TIPS is a nickname for Treasury inflation-protected securities, never mind that Uncle Sam's official name for these bonds is Treasury Inflation-Indexed Securities. Just that much gives you a clue how quickly the world of TIPS turns arcane. That's too bad, because the essence of these things is not that hard to grasp. In any case, I promise you'll be hearing more about TIPS soon.GUARANTEES. One reason is that mutual-fund giant Vanguard Group is opening its new Vanguard Inflation-Protected Securities Fund, which is devoted to these bonds. A bigger reason is that inflation seems to be picking up. That's bad news for holders of both stocks and bonds--but not TIPS, which are built to withstand inflation via two unusual guarantees.
How do they work? First, in exchange for borrowing your money, the Treasury gives you a TIPS and vows to make up any purchasing power it loses to inflation. If the Consumer Price Index rises, say, 3% a year over the time you hold the bond, the Treasury will pay you that much extra on your principal when it matures. Ordinary bonds pay back only the face amount.
Second, the Treasury promises to keep you whole if deflation--a falling CPI--were to prevail while you held a TIPS. That sets a floor, guaranteeing that the bond's value will not fall below its face value if consumer prices drop.
Not bad. Yet these bonds are hardly a hot investment. Since coming out in January, 1997, they've claimed only a small slice of the total bond market. One drawback is they come in just seven maturities, ranging from 2 to 29 years. A bigger problem is taxes: Buy a TIPS, and you'll have to pay income tax each year on the inflation adjustments, even though you won't get the actual cash until the bond matures. That makes TIPS most useful in tax-deferred accounts. Hurting demand even more is that TIPS just don't appear to pay enough. The guaranteed interest TIPS must pay looks low next to ordinary bonds. A 10-year TIPS recently yielded 4.2%, while a plain 10-year Treasury bond yielded 6.3%.REAL YIELD. The thing is, that gap is an illusion. If consumer prices rise by their long-term average of 3%, then the real yield of the ordinary Treasury bond, after inflation, sinks to 3.3%. The yield on TIPS? It holds steady at 4.2%. So, unless inflation stays far under its long-term average, that's a sweet deal.
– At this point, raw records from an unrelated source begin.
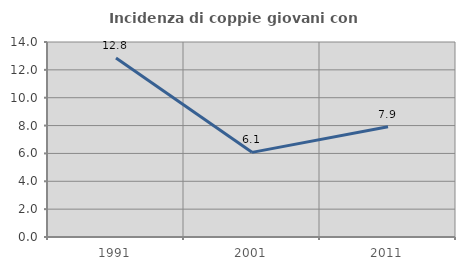
| Category | Incidenza di coppie giovani con figli |
|---|---|
| 1991.0 | 12.849 |
| 2001.0 | 6.077 |
| 2011.0 | 7.921 |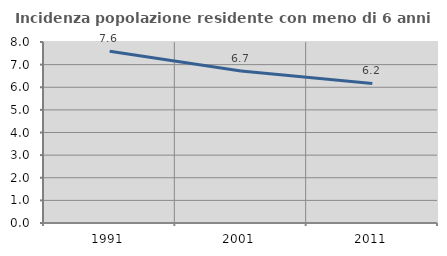
| Category | Incidenza popolazione residente con meno di 6 anni |
|---|---|
| 1991.0 | 7.589 |
| 2001.0 | 6.719 |
| 2011.0 | 6.166 |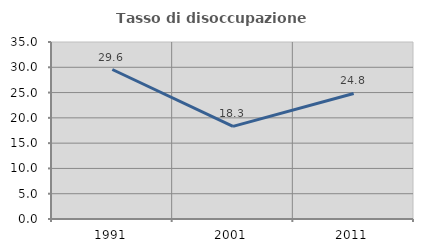
| Category | Tasso di disoccupazione giovanile  |
|---|---|
| 1991.0 | 29.559 |
| 2001.0 | 18.318 |
| 2011.0 | 24.822 |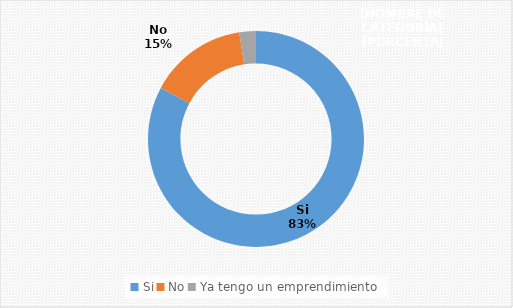
| Category | Series 0 |
|---|---|
| Si | 0.828 |
| No | 0.147 |
| Ya tengo un emprendimiento | 0.025 |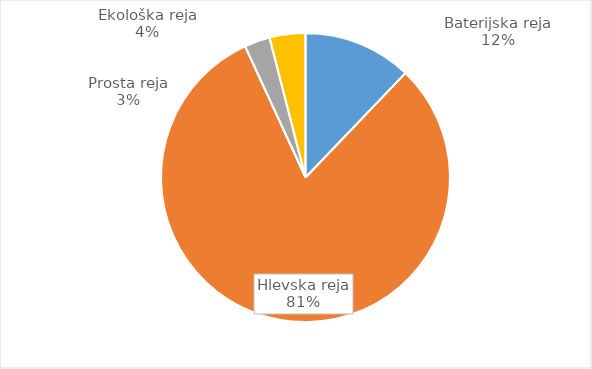
| Category | Količina kosov jajc |
|---|---|
| Baterijska reja | 329354 |
| Hlevska reja | 2195164 |
| Prosta reja | 77430 |
| Ekološka reja | 108800 |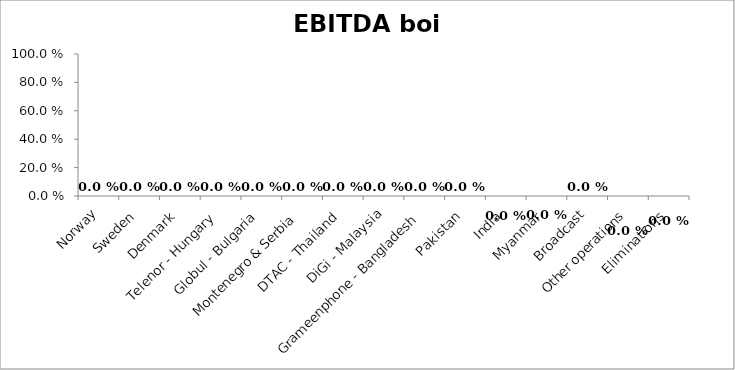
| Category | Series 0 |
|---|---|
| Norway | 0 |
| Sweden | 0 |
| Denmark | 0 |
| Telenor - Hungary | 0 |
| Globul - Bulgaria | 0 |
| Montenegro & Serbia | 0 |
| DTAC - Thailand | 0 |
| DiGi - Malaysia | 0 |
| Grameenphone - Bangladesh | 0 |
| Pakistan | 0 |
| India | 0 |
| Myanmar | 0 |
| Broadcast | 0 |
| Other operations | 0 |
| Eliminations | 0 |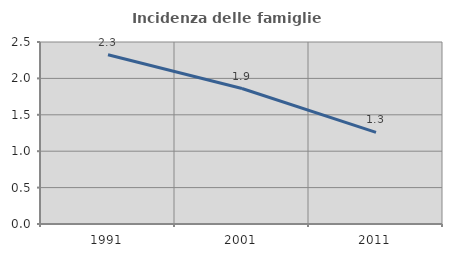
| Category | Incidenza delle famiglie numerose |
|---|---|
| 1991.0 | 2.326 |
| 2001.0 | 1.861 |
| 2011.0 | 1.259 |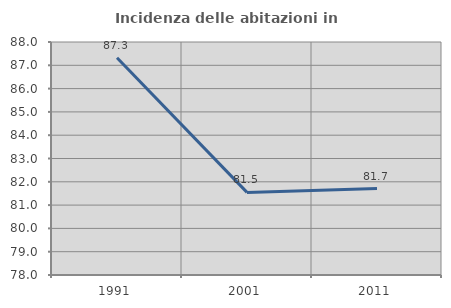
| Category | Incidenza delle abitazioni in proprietà  |
|---|---|
| 1991.0 | 87.324 |
| 2001.0 | 81.545 |
| 2011.0 | 81.707 |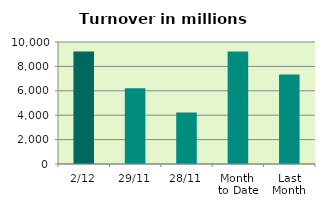
| Category | Series 0 |
|---|---|
| 2/12 | 9222.632 |
| 29/11 | 6219.132 |
| 28/11 | 4218.608 |
| Month 
to Date | 9222.632 |
| Last
Month | 7326.344 |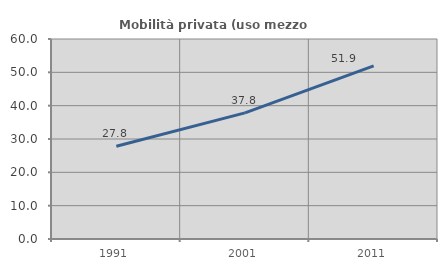
| Category | Mobilità privata (uso mezzo privato) |
|---|---|
| 1991.0 | 27.825 |
| 2001.0 | 37.844 |
| 2011.0 | 51.941 |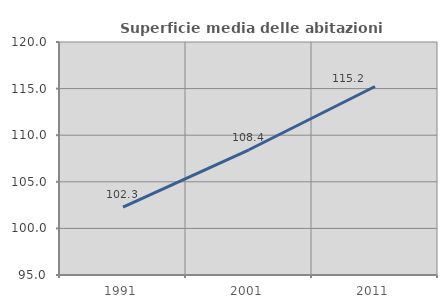
| Category | Superficie media delle abitazioni occupate |
|---|---|
| 1991.0 | 102.291 |
| 2001.0 | 108.437 |
| 2011.0 | 115.225 |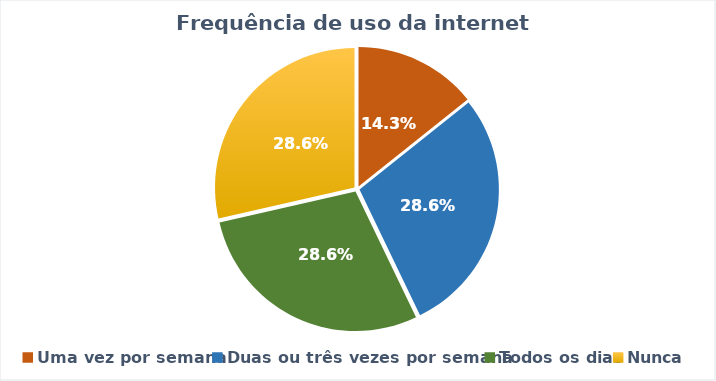
| Category | Series 0 |
|---|---|
| Uma vez por semana | 2 |
| Duas ou três vezes por semana | 4 |
| Todos os dias | 4 |
| Nunca | 4 |

For all the beauty at the heart of TIPS, though, their complexity makes them hard to love. A few Web sites I've found (table) help cut through the confusion and explain the details. There also are TIPS mutual funds, which offer an important edge: Thanks to a regulatory quirk, they can pay you, in cash, the inflation adjustment each year that you otherwise wouldn't see until the TIPS mature. Two TIPS funds, Pimco Real Return Bond and American Century Inflation-Adjusted Treasury, have operated since 1997, but the new Vanguard fund is a better bet because its annual operating expense is just 0.25%, cheaper by half or more.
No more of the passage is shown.